No es algo fácil de hacer y hasta podría ser que no nos guste, o que no queramos hacerlo porque nos da vergüenza que sepan que estamos fallando. La vergüenza pertenece al ambiente del ego, y el ego y sus miedos nos juegan en general malas pasadas. Podría ser que te preguntes: ¿miedos de qué? Miedo de lo que otros puedan pensar de mí. Y dado que yo me he propuesto hablar de mis propias vivencias acá estoy con una de ellas.

Les cuento queridos amigos que me leen, que embalada en una conversación con un amigo muy cercano, me encontré diciéndole tolo lo que conscientemente había decidido no decirle porque no quería que se ofenda. Pero olvidé mi propuesta y allí considero que estuvo el error. Y ahora yo me pregunto: ¿Qué puede haber originado ese olvido?

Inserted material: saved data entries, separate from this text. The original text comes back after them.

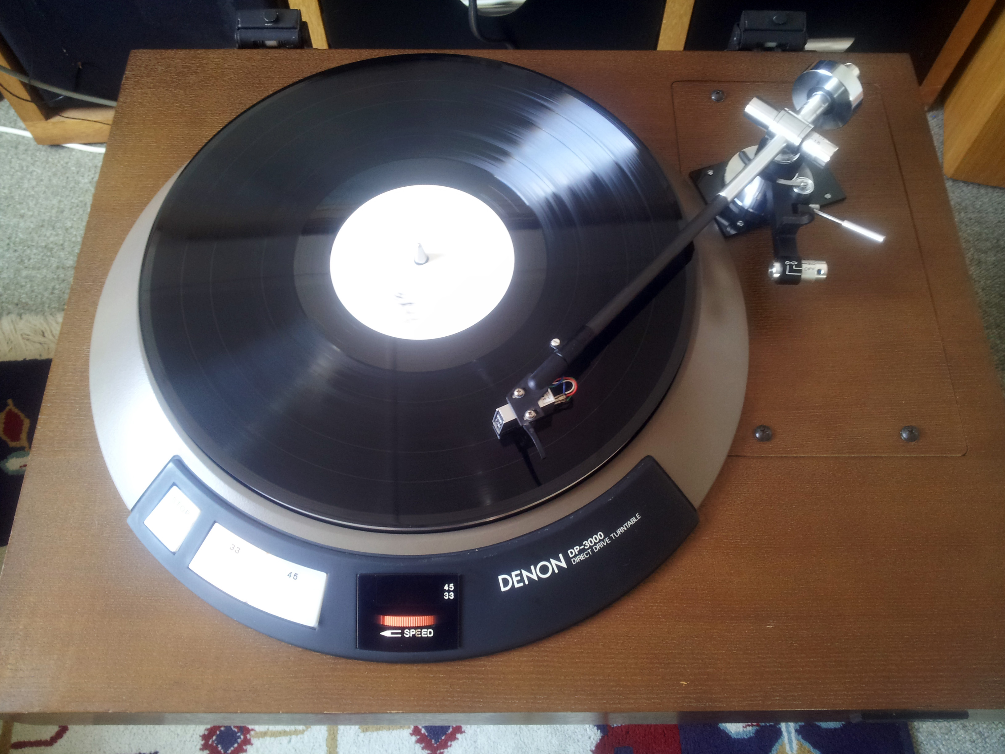 Denon DP-3500F Micro-Seiki CF1 Supex 901 Super
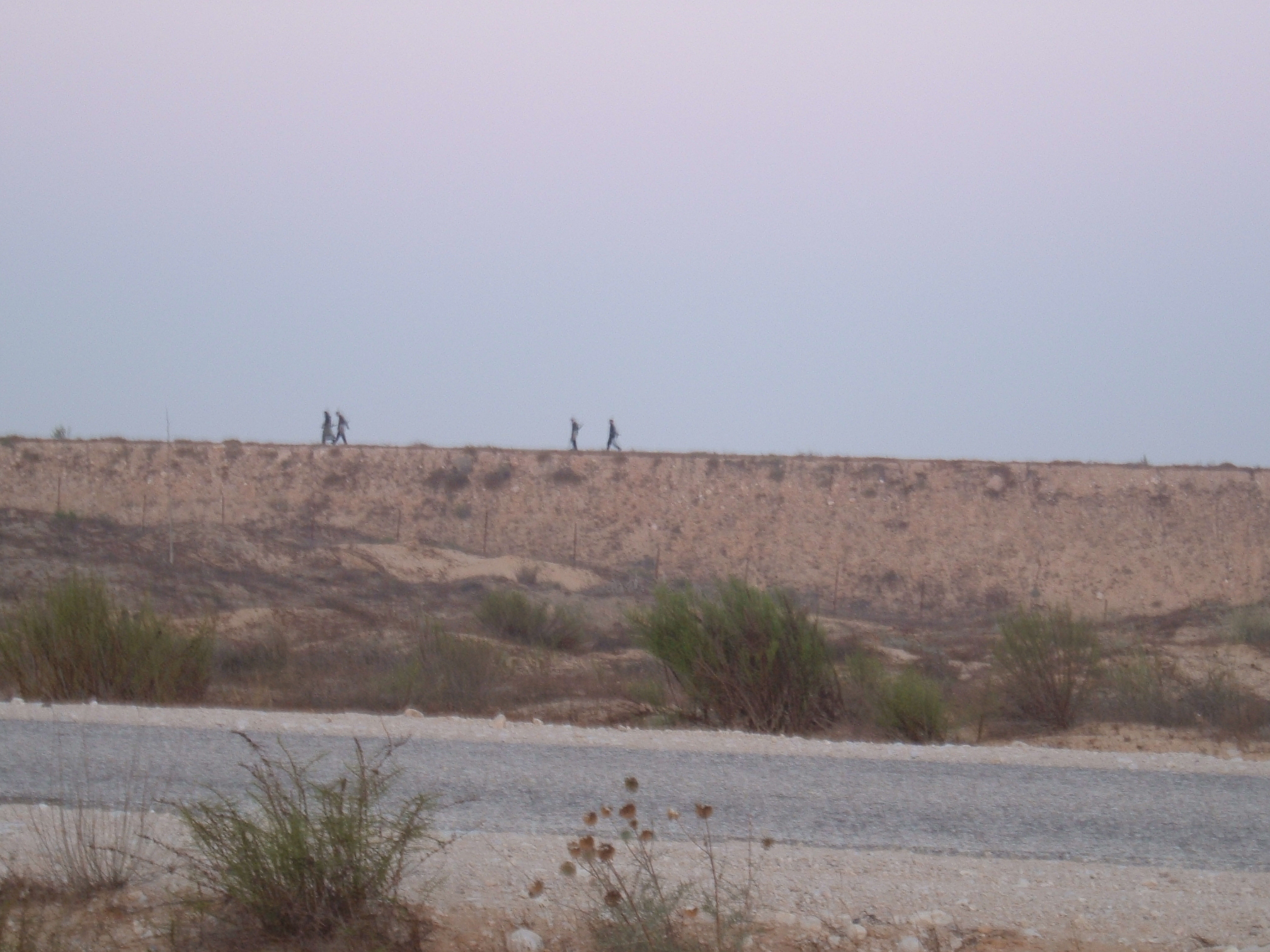 חיילים מצריים מפטרלים לאורך גבול ישראל-מצרים, צולם על ידי חייל צה"ל ביולי 2005.
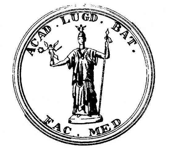 Sigillum Maior Facultas Medica Academiae Lugduno Batavae
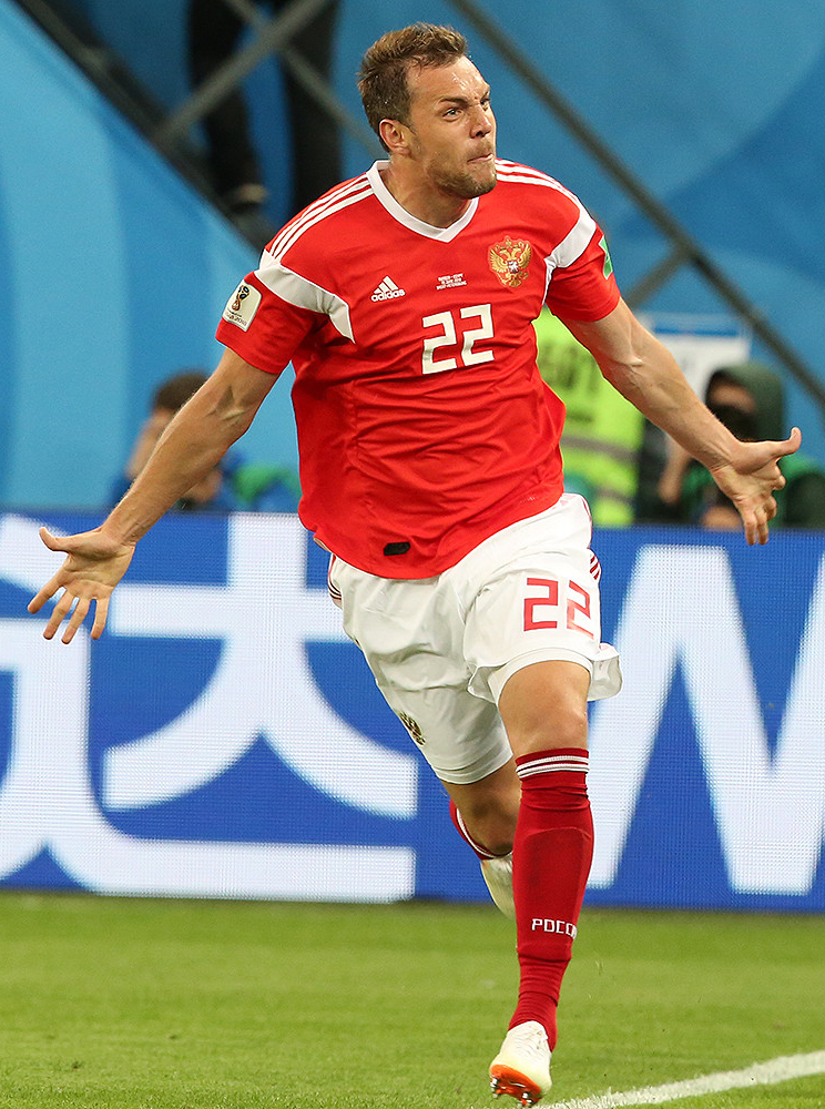 Историческая победа сборной России в матче с Египтом!

A veces un olvido puede ocurrir porque perdí el foco de mi propuesta, y otras veces es algo que se origina en las “Altas Esferas” pues ese error me es enviado para que yo reconsidere la propuesta. Por ejemplo: en vez de que sea “no se lo voy a decir”, que sea “se lo diré pero cuidando las palabras, la forma, y los tonos para que no se ofenda y para que podamos entendernos”.

Sé que hablando y sonriendo como para que la otra persona sienta el cariño que le tenemos, podemos hacer y hacernos mucho bien. Es un beneficio para ambos lados, que va y viene, de ida y de vuelta. Acá veo que hay un “Orden”, un “Equilibrio”, un “Centro”, y un “Ordenarse interna y externamente”. Y eso no es ser rígido como algunos me dicen, ni es estar atado a patrones, eso nace de la exploración y del descubrimiento personal, del auto–conocimiento, del trabajo interior y del respeto por sí mismo. Aquí podría contar otra vivencia personal al respecto.

Recientemente estando con uno de mis médicos al que le había ido a pedir algunos análisis y recetas y comentarle cómo me estaba sintiendo con mi salud, lo encontré tan apurado que me olvidé de decirle un montón de cosas. La sorpresa de encontrarlo así, apuradísimo, (se ve que yo era su último turno ese día), me dejó muda. No puedo decir que no me auscultó, me pesó, me tomó la presión, se enteró de cómo estaba mi sangre apretándome el dedo índice de mi mano derecha con una prensa especial, todo eso en exactamente 10 minutos, me dijo que estoy muy bien, me saludó y se fue.

Me quedé sentada en la sala de espera, que estaba totalmente vacía, y no me permití pensar mal de él. No dejé que se destruyera la buena opinión que me merecía como médico. Me dije: “Aparte de ejercer la medicina, él tiene su vida personal, que no conozco, puede tener hijos, esposa, parientes y cosas personales que atender con urgencia, tener algún turno que cumplir…

En fin, voy a volver a pedir un turno y cuando le lleve los análisis que sí me ordenó, veré si puedo decirle todo lo que antes no le dije porque su apuro me dejó totalmente muda. Para mí hablar sin ofender, sabiendo cuánto eso me cuesta hacer, es también un delicado trabajo espiritual que aporta al crecimiento de ambas personas.